→ **Given information**
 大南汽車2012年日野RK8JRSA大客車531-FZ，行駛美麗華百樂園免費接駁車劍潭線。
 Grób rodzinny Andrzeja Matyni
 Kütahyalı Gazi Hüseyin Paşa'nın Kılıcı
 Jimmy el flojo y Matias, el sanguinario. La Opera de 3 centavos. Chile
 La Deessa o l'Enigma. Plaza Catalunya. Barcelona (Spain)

--

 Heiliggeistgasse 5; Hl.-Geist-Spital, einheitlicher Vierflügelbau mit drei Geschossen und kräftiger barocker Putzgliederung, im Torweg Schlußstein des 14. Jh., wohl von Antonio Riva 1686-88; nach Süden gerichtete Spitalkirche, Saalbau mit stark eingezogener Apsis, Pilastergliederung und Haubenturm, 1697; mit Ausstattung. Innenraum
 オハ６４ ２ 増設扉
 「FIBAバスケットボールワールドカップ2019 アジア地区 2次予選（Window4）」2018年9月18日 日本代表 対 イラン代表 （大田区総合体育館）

→ **Exercise goal**
Beginning with the line containing "Grób rodzinny Andrzeja Matyni" in the material above, copy every line exactly until you have copied the line containing "La Deessa o".

→ **Result for this task**
 Grób rodzinny Andrzeja Matyni
 Kütahyalı Gazi Hüseyin Paşa'nın Kılıcı
 Jimmy el flojo y Matias, el sanguinario. La Opera de 3 centavos. Chile
 La Deessa o l'Enigma. Plaza Catalunya. Barcelona (Spain)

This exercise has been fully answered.